Now on to another point - some people are again causing confusion by claiming the fabric bandwidth is below that available to memory. I'm not sure why anyone would think this, not least because the IMC connects through the fabric to the cores (one person also says 22GB/s is similar to, quite specifically, DDR3-1600 of all things - why it couldn't have been DDR4-1600 is beyond me - but either way, a single channel of this gives 12.8GB/s, not close to 22GB/s). Again looking at that slide, it seems that any CCX can fully saturate two memory channels. We don't have to do the bandwidth calculations for within the clock domain as it's 32B/cycle from the CCX, 32B/cycle to the IMC, and 16B/cycle to each memory channel (of which there are two).

And there's nothing weird going on either as this works out exactly as expected - 16B/cycle multiplied by 1333MHz gets you ~21.3GB/s. 1333MHz DDR memory means 2666MT/s, 64 bit (8 byte) wide memory channels, so 2666x8=21.3, exactly the same.

Another theory is that there are some hard partitions in the fabric. Again, this demonstrably doesn't seem to be the case, check that AIDA screenshot again - in that case they're using 1200MHz (DDR4-2400) memory but it works out all the same. 1200x16 = 19200, or 19.2GB/s per channel. Dual channel 38.4GB/s, AIDA shows ~37GB/s - no obvious bottlenecks there. So, if memory accesses can cross the fabric unhindered, why would inter-CCX cache snoops run at some arbitrarily lower number across the same fabric? That makes no sense.

What isn't yet clear AFAIK is how exactly this fabric works internally, how and if this bandwidth is shared - could CCX0 read from CCX1 at 32B/cycle, and CCX1 read from CCX0 at 32B/cycle simultaneously? Do cache snoops have to compete with the IO hub and memory for bandwidth on the fabric? E.g. can CCX0 theoretically access memory whilst CCX1 accesses the IO hub unhindered? Because nothing is mentioned on that slide about fabric bandwidth, and any one port would be able to saturate 32B/cycle.

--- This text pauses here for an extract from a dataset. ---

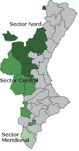 Sectors lingüístics del castellà al Pv (corregit)
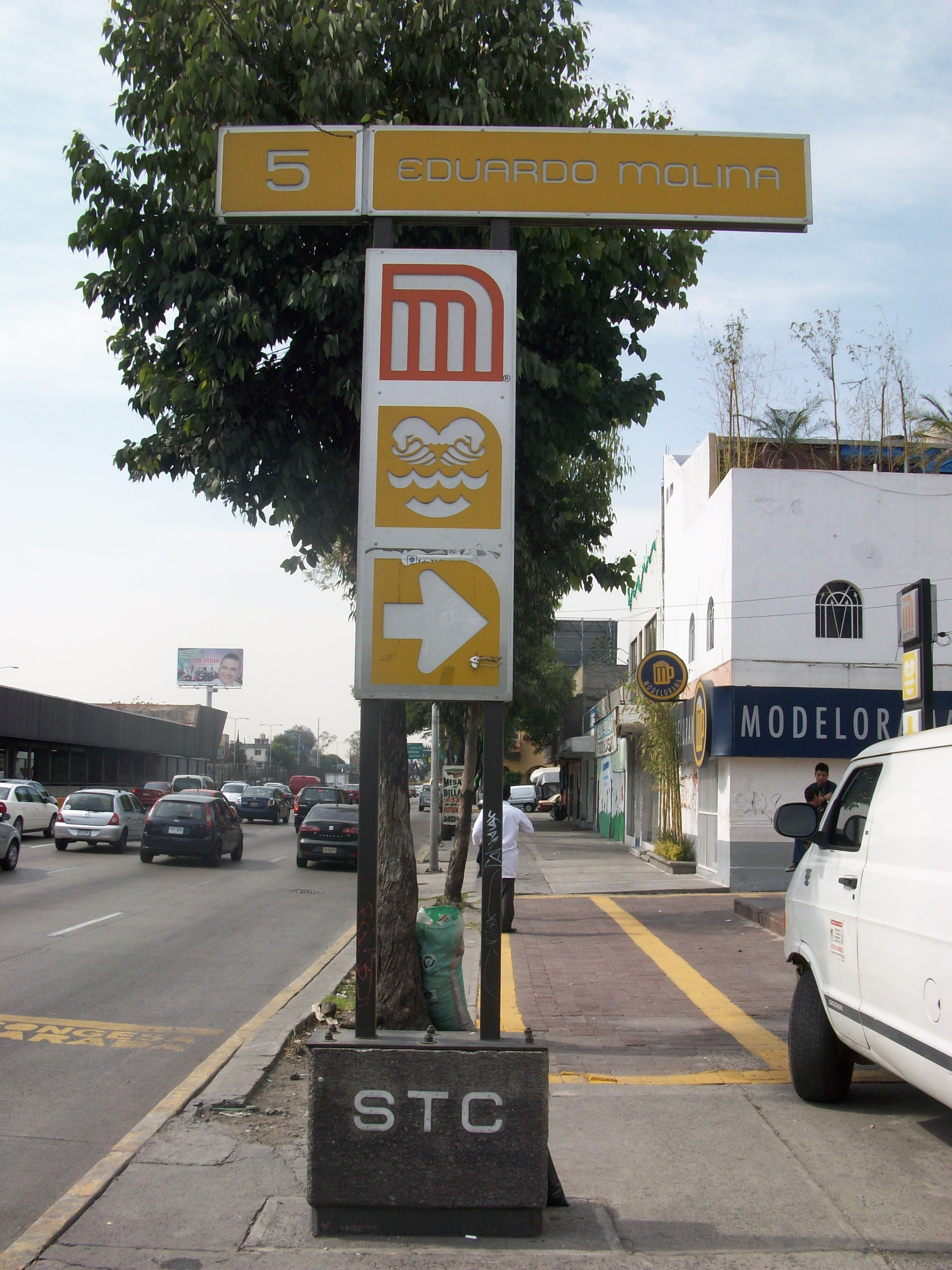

One last thing, arrows on the slide are a bit unclear e.g. across clock boundaries like cores>L3 or L3>fabric. However I believe that this means one 'connection' per core/CCX, respectively. Reasoning> AIDA again, looking at L3 bandwidth, 32 x cclk(3500MHz) = 112GB/s. Two CCX means 224GB/s *max* if it means L3 bandwidth per CCX (which is unlikely anyway TBF). AIDA shows well above this for all tests. So from that I assume that each CCX has its own 32 bit wide 'port' on to the fabric, and further that the total bandwidth is not, as some are speculating, limited to this. AMD also talk about how scalable IF is.

So in conclusion, the 22GB/s figure seems wrong and it seems unlikely that nodes on the fabric have to compete for bandwidth, provided they're not competing for the same node of course. Nonetheless, I'd like to see some more detail about the Infinity Fabric itself.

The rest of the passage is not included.